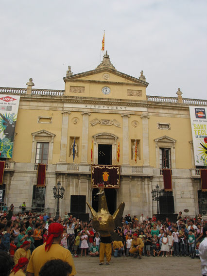 Santa Tecla. Fiesta mayor de Tarragona.
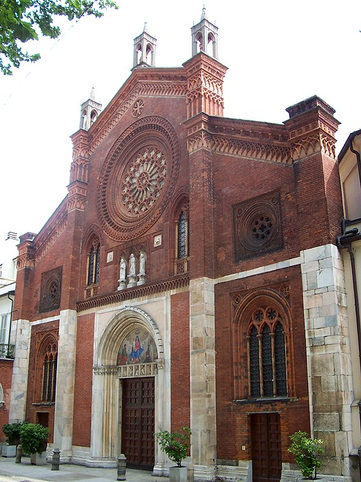 Milano - Chiesa di S. Marco
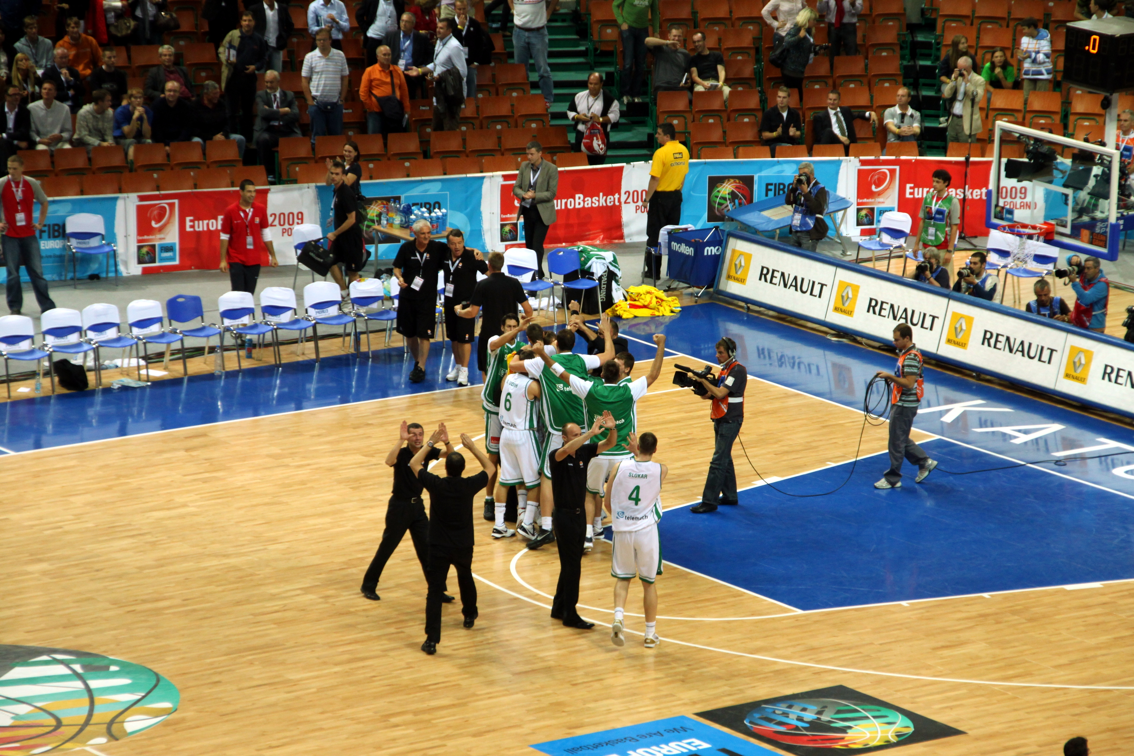 Slovenia - Croatia at Eurobasket 2009
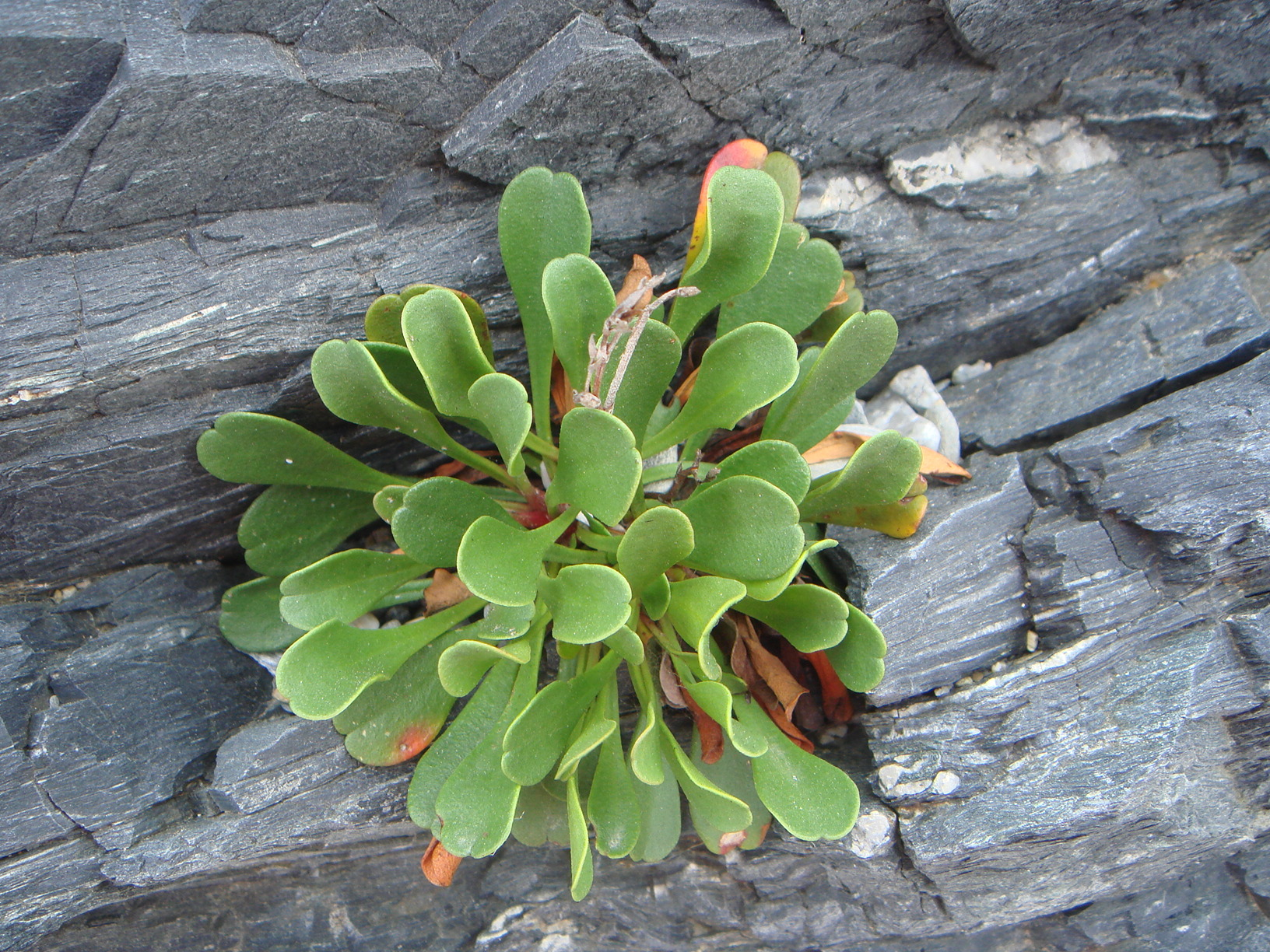 Limonium emarginatum, Ceuta (España)
------------------------------------------------------------
(TASK BRIEF): Beginning with the line that holds "Slovenia - Croatia at Eurobasket 2009", extract every line to the end of the material, exactly as it stands, and drop the pictures.

(COMPLETED EXERCISE):
 Slovenia - Croatia at Eurobasket 2009
 Limonium emarginatum, Ceuta (España)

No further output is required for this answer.